Word for word, transcribe every line from the one holding "Das WeTab von neofonie." through the end of the records, but not the pictures.

Given data:
<<<<

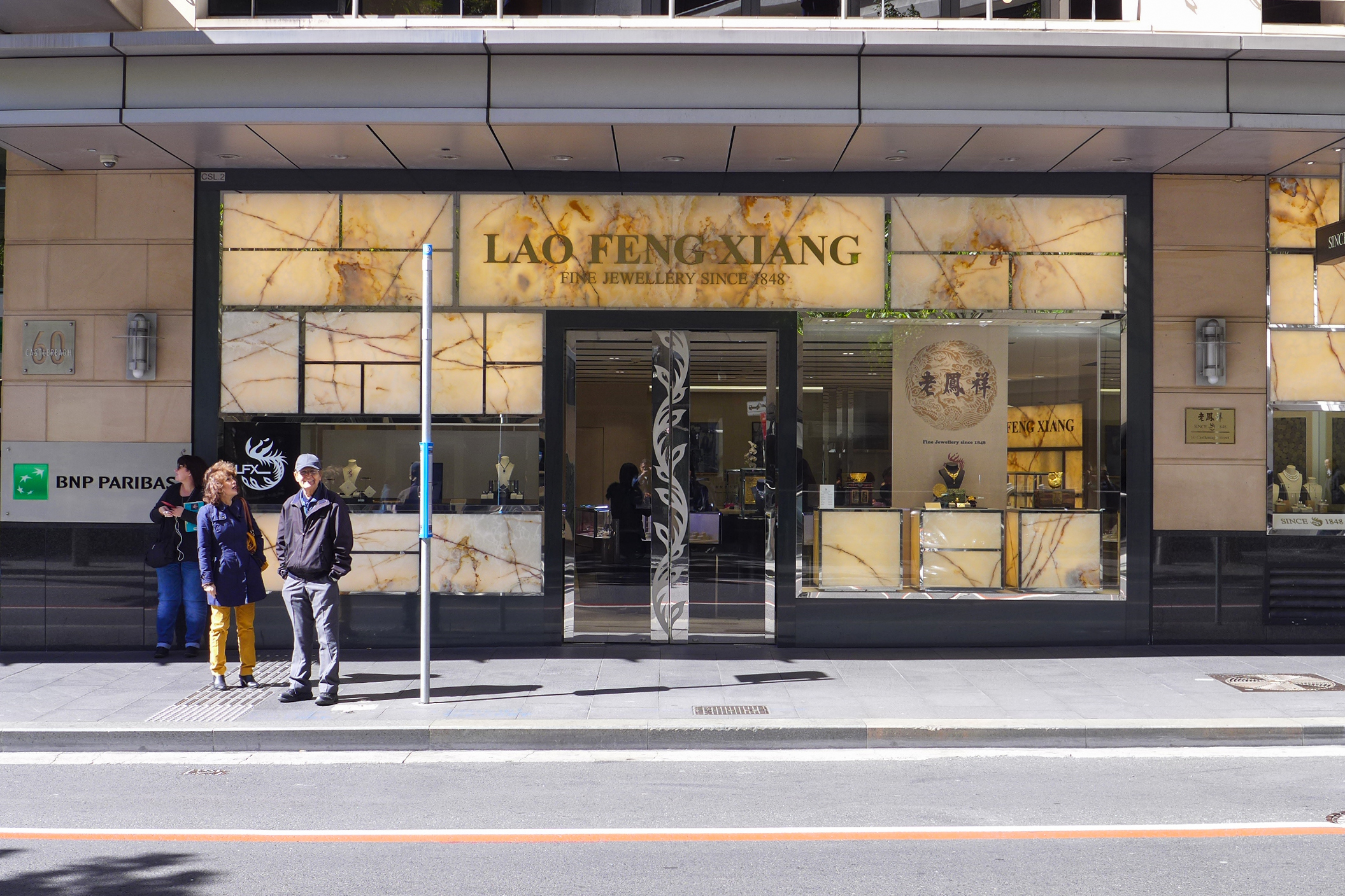 Lao Feng Xiang in Sydney
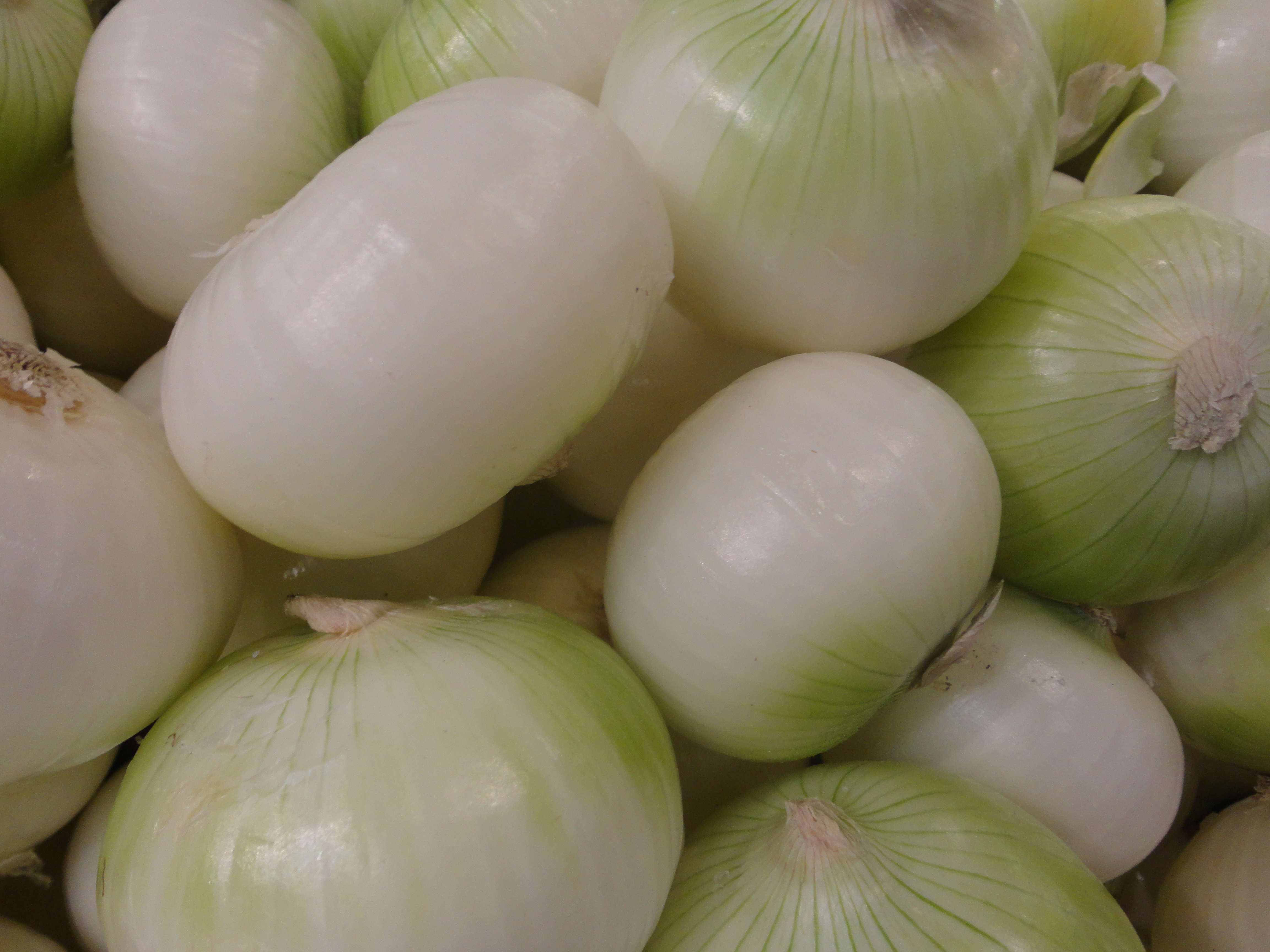 Cebolla Allium cepa Blanca
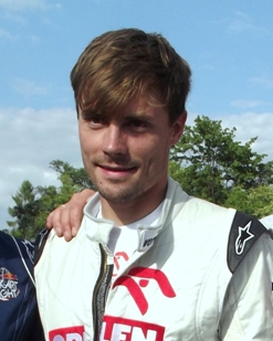 Jakub Przygoński.
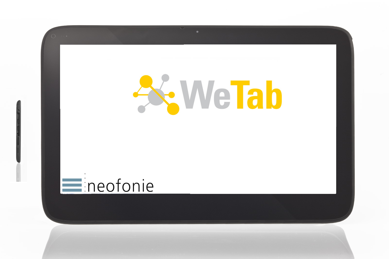 Das WeTab von neofonie.
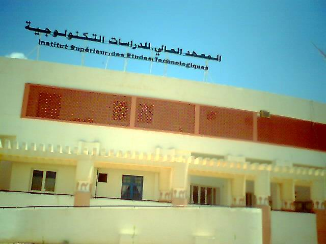 Iset de Gafsa, Tunisie
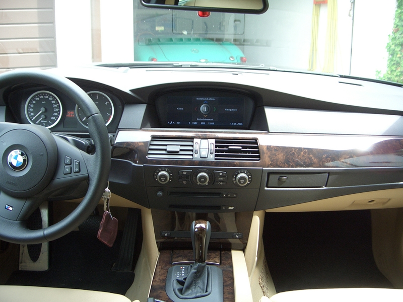 Interieur eines E60 525d

>>>>

Task solution:
 Das WeTab von neofonie.
 Iset de Gafsa, Tunisie
 Interieur eines E60 525d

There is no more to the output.